* Task to complete
Below this line are records; transcribe exactly the lines between the one holding "Северо-Донецкая, Южная ж/д." and the one holding "Mėčionys, Lithuania", inclusive, and omit the pictures.

* Input for this task
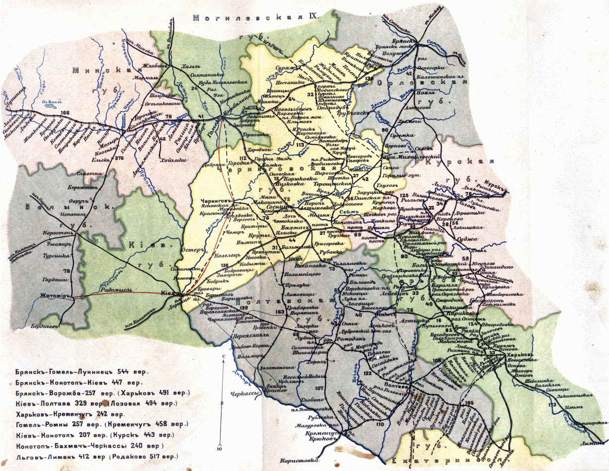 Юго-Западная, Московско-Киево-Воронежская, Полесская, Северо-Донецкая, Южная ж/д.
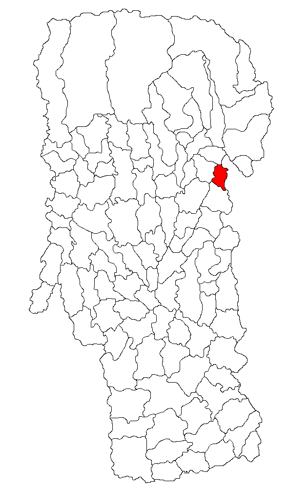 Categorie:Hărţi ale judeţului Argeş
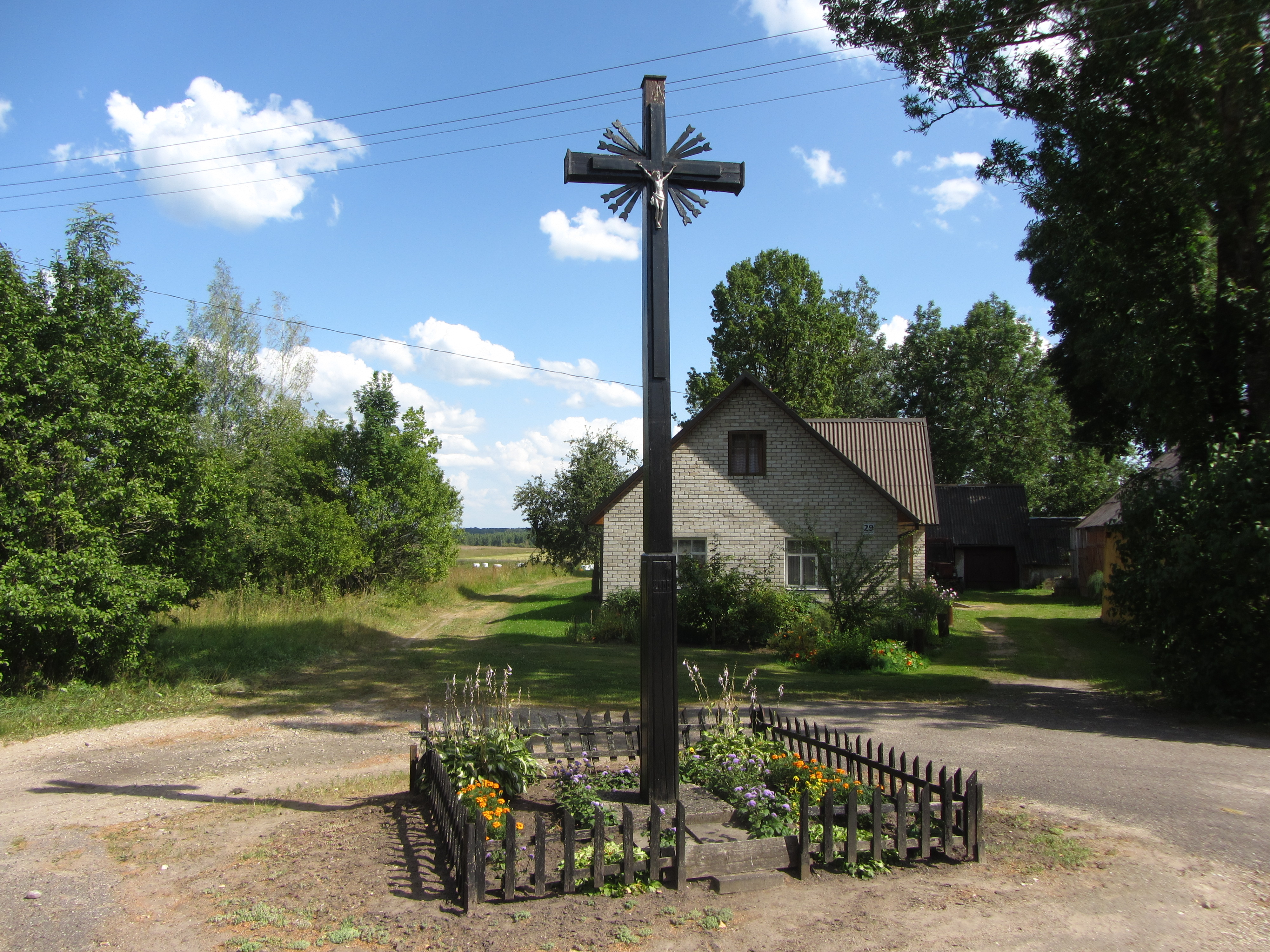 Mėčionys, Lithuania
---
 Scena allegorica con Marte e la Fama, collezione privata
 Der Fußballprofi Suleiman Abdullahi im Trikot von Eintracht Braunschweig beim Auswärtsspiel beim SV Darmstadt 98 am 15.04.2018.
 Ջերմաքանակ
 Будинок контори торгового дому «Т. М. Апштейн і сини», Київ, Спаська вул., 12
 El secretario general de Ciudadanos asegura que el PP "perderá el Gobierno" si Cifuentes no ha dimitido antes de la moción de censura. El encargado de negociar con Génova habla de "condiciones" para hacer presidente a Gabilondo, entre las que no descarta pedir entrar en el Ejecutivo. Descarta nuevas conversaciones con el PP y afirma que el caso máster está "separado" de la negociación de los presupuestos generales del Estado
...
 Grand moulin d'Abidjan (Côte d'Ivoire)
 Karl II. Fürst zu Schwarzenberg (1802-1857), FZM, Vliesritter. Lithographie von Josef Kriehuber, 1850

* Answer to this problem
 Юго-Западная, Московско-Киево-Воронежская, Полесская, Северо-Донецкая, Южная ж/д.
 Categorie:Hărţi ale judeţului Argeş
 Mėčionys, Lithuania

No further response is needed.